Aujourd’hui, la psychiatrie est donc placée dans une situation paradoxale : alors que ses moyens ne cessent de diminuer (le nombre de psychiatres devrait baisser de 12 500 aujourd’hui à 7 500 en 2020), son champ d’intervention s’étend. Aux pathologies qu’elle prenait en charge depuis le XIXe siècle (psychose, démence ou alcoolisme), puis à celles apparues dans les années 1960 (névrose et dépression) se sont ajoutées, depuis les années 1990, de nouvelles formes d’anxiété : troubles de l’adaptation, du comportement, de l’alimentation ou de la personnalité.

“On voit arriver chômeurs, RMiste, stagiaires en tout genre, population dont la principale caractéristique est d’être sous le signe du manque, écrivaient déjà en 1997 la sociologue Anne Golse et le psychiatre Philippe Plichart dans Psychologie sociale et ethnopsychiatrie. Enfin, nouvelle catégorie en extension, les demandes qu’on peut qualifier de subjectives, demandes personnelles de mieux-être face à une angoisse diffuse, un sentiment de vide ou d’échec personnel, de perte de l’élan vital ou d’une capacité à entretenir des liens sociaux.”

“L’ÈRE DU BRICOLAGE”

Conjuguée à la pénurie de moyens, l’arrivée de ces nouveaux patients transforme les pratiques des soignants. Les participants aux Etats généraux s’inquiètent ainsi de la tendance à la rationalisation des soins, qui touche tous les secteurs de la santé. “On n’a plus le temps de rencontrer le sujet et de construire quelque chose en fonction de son histoire, s’inquiète M. Létuvié. Nous sommes dans l’ère du zapping et du bricolage permanent. Il y a une telle pression de la demande qu’on est de plus en plus dans la gestion de population.”

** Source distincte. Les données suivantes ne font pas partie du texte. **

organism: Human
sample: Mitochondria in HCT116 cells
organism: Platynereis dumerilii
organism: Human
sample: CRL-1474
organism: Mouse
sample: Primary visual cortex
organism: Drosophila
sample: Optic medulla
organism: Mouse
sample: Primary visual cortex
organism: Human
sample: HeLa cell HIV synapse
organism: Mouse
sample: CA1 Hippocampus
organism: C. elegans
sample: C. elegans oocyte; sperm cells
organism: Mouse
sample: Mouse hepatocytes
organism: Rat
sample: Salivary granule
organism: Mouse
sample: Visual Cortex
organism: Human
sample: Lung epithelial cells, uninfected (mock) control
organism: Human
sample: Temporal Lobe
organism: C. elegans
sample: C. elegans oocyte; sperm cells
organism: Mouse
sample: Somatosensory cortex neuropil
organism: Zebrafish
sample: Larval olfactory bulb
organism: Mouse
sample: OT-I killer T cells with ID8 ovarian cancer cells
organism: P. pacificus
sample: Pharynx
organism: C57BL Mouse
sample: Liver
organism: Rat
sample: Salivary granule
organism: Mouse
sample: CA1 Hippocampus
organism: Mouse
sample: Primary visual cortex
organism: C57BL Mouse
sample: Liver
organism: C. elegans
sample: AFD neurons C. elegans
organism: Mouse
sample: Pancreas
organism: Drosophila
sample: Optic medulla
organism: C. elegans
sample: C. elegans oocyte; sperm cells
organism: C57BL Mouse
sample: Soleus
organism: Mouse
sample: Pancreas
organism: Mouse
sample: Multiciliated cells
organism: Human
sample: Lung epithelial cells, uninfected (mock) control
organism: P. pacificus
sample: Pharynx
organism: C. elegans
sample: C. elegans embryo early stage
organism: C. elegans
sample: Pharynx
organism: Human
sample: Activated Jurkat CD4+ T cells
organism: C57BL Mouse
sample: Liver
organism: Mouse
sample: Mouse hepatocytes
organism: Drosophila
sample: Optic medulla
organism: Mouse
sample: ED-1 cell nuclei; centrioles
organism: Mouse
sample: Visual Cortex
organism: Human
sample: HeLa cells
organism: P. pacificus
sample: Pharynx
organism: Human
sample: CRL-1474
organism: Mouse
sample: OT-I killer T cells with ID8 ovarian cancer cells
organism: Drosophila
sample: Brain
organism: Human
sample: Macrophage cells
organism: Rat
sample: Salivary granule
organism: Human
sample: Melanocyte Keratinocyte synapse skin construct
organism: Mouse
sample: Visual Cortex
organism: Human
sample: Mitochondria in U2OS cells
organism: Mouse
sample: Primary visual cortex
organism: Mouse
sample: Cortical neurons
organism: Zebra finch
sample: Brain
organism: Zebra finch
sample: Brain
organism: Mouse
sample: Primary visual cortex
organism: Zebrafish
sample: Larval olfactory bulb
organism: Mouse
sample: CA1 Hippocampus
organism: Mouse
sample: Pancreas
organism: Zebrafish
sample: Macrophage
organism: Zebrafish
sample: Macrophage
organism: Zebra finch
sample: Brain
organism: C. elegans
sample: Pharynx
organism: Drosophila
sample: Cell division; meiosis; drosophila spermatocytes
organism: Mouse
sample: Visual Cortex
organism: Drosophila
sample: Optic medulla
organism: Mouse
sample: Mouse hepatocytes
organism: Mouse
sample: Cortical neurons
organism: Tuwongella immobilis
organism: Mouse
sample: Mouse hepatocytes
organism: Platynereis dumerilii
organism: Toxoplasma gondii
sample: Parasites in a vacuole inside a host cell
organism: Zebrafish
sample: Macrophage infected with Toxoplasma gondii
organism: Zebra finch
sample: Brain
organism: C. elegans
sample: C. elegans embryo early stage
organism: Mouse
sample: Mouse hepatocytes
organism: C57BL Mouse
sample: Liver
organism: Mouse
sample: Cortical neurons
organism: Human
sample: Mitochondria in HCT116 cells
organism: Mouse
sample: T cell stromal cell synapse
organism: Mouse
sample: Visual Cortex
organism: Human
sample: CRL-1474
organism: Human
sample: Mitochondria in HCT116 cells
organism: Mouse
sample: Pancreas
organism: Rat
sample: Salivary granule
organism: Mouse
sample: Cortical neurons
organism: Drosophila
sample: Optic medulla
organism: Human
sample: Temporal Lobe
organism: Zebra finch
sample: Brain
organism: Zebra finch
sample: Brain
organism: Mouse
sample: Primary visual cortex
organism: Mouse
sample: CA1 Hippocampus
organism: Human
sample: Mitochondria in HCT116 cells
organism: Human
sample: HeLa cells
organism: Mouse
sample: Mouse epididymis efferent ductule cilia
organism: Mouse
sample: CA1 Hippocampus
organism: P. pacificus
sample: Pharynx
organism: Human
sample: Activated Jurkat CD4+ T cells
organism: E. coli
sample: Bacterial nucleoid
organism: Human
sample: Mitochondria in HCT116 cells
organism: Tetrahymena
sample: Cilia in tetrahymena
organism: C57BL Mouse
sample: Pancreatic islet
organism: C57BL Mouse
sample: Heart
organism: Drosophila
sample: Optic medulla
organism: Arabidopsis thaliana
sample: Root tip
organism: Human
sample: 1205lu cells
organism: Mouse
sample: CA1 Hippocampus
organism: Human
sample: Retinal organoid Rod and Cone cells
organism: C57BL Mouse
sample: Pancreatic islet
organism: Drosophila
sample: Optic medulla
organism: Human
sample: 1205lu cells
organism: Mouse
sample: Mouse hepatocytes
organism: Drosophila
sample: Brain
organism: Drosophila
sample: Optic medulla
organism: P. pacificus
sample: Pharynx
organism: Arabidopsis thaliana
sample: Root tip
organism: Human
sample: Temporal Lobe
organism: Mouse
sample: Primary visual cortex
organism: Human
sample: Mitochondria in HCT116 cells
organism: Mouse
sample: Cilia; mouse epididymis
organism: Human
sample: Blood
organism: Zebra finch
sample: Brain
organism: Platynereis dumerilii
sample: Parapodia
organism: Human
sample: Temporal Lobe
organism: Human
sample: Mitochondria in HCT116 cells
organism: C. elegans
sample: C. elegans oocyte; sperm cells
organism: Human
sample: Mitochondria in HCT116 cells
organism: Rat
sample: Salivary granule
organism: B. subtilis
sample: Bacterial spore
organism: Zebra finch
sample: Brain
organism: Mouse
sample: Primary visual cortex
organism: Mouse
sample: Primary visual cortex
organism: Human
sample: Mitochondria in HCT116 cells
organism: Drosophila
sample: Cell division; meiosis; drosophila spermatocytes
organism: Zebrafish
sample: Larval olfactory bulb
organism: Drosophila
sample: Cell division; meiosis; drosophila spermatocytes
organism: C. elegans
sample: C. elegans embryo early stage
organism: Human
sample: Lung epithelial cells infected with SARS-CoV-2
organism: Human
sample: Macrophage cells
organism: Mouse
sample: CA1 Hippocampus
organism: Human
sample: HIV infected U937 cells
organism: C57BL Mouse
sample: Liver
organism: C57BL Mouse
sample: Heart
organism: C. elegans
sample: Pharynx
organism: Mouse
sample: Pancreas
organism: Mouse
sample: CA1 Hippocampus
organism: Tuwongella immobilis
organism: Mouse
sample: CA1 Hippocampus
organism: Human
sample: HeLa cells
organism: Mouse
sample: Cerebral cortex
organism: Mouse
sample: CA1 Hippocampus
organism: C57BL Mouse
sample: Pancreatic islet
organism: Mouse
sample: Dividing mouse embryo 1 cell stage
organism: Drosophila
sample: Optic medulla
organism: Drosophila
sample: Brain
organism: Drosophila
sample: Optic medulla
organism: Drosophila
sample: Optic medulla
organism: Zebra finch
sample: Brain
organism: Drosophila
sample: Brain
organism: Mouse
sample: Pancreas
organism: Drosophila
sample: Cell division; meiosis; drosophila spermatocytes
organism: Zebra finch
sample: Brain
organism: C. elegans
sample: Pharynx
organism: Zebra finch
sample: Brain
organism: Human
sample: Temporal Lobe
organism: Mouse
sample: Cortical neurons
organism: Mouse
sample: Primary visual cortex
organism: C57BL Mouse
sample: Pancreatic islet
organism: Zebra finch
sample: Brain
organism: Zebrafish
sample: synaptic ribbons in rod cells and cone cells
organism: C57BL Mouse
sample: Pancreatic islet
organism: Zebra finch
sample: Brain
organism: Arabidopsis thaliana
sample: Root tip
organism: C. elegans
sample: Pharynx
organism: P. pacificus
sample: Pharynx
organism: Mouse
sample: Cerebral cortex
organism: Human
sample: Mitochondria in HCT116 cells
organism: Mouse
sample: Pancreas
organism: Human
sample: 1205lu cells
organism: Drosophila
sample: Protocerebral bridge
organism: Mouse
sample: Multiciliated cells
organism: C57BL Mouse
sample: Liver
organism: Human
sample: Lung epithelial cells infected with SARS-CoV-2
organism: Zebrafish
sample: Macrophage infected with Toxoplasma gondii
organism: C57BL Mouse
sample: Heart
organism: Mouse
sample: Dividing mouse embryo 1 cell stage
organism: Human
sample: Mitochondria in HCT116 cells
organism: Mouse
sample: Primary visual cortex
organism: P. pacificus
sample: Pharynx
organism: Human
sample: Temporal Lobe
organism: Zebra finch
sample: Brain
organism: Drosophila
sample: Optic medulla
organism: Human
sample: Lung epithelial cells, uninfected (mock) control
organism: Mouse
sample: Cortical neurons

Le rassemblement de Montpellier est aussi l’occasion d’une défense de la relation thérapeutique, dans un contexte où les conceptions anglo-saxonnes de la psychiatrie, qui privilégient les traitements chimiques, gagnent du terrain. “Hâte-toi lentement de comprendre, voilà comment on pourrait résumer notre pratique, explique le docteur Alain Besse, président du Syndicat national des psychiatres privés. Nous ne sommes pas contre les médicaments, mais nous privilégions les thérapies de la parole. En aidant quelqu’un à comprendre son symptôme et en le réintégrant dans son histoire, on l’aide bien mieux qu’avec tous les psychotropes.”